Blog Rocha 100
“No princípio, criou Deus os céus e a Terra”. Ótima frase para um Blog que navegará 100 fronteiras: dos céus metafísicos à “rude matéria” terrestre. “Criou Deus, pois, o homem à sua imagem, à imagem de Deus o criou; homem e mulher os criou”. Pois, somos também deuses, e criadores. Podemos, principalmente, criar a nossa própria vida, com autonomia: isto se chama Liberdade. Vida e Liberdade são de Deus. Mas, quem é “Deus”? Devotos hebreus muito antigos, referiam-se a Ele apenas por perífrases de perífrases. Para Anselmo de Bec, Ele é “O Ser do qual não se pode pensar nada maior”. Rudolf Otto, diante da dificuldade de conceituá-Lo, o fez precisamente por essa dificuldade; chamou-O “das Ganz Andere” (o Totalmente Outro). Há um sem número de conceitos de Deus. Porém, o que mais soube ao meu coração foi este: “O bem que sentimos intimamente, que intuímos e que nos faz sofrer toda vez que nos afastamos dele”. É de uma jovem filósofa: Catarina Rochamonte.
terça-feira, 9 de julho de 2013
Campanha pelo restabelecimento da censura: suprema indecência do PT de Zé Dirceu - ou a orwelliana linguagem de porco
Neste artigo, vou me deter no ponto 2.
Os dirceuzistas - que estão majoritariamente no PT, mas não só no PT - insistem nesta indecência faz tempo; e faz tempo que eu e outros democratas denunciamos tal campanha liberticida. É preciso sempre refazer a denúncia porque os autoritários dirceuzistas renovam suas estratégias; inclusive na linguagem. Atualmente chamam a campanha pela volta da censura de "democratização dos meios de comunicação". Isso é "linguagem orwelliana", que também pode ser dita "linguagem de porco". Lembrando: George Orwell escreveu dois livros célebres denunciando o totalitarismo (em particular, o totalitarismo stalinista). No livro "A revolução dos bichos", os porcos comandam a revolução em uma granja e, vitoriosos, proclamam o lema: "Todos os animais são iguais". Depois, senhores absolutos do poder, os porcos submetem todos os outros animais à servidão e mudam o lema para: "Todos os animais são iguais, mas alguns são mais iguais".

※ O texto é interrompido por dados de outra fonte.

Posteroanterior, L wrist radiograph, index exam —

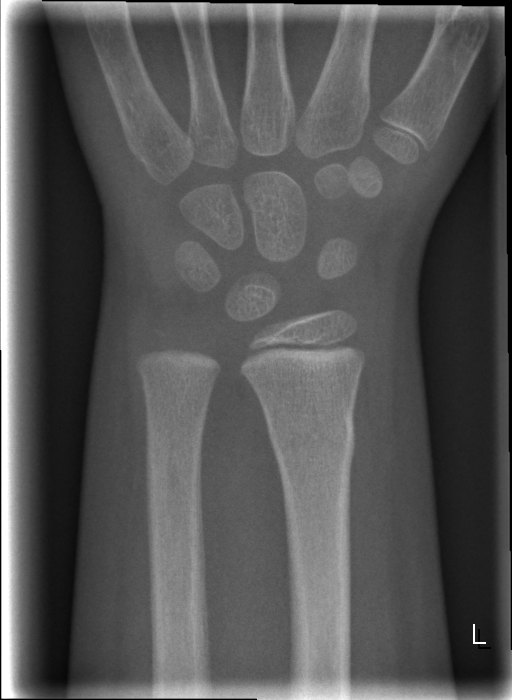
{
  "_coords": "bounding boxes in image-pixel xyxy",
  "fracture": "bbox(264, 413, 359, 460)"
}

Parêntese: Lula da Silva mimetiza essa "evolução" de linguagem quando chama algum companheiro mais poderoso ou abonado de "alto companheiro".
No livro "1984", escrito em 1948, Orwell prevê o bolchevismo parindo um tenebroso futuro totalitário. Neste mundo de servidão, a manipulação da linguagem é um instrumento decisivo; de forma que as maiores infâmias são feitas sobre a proteção de uma linguagem delicada e persuasiva (mais ou menos como o "politicamente correto" de hoje). Assim, por exemplo, o mistério da propaganda, especializado em mentiras e mistificações, chama-se Ministério da Verdade; e o ministério encarregado de espionar, perseguir, controlar, prender, fazer lavagem cerebral, torturar e assassinar chama-se Ministério do Amor.
Eis aí a linguagem de porco com que os autoritários dirceuzistas querem engabelar a opinião pública. Não será fácil, mesmo porque, nas suas renovadas tentativas contra a liberdade de expressão, eles deixaram um longo rabo à mostra. Basta dizer que iniciaram a infame campanha com o nome de "controle social da mídia". No que foram fulminados pela presidente Dilma ("só conheço o controle remoto"), inventaram outras denominações: "marco regulatório"; "ley de medios", etc. Até culminar com a afronta de chamar censura de "democratização".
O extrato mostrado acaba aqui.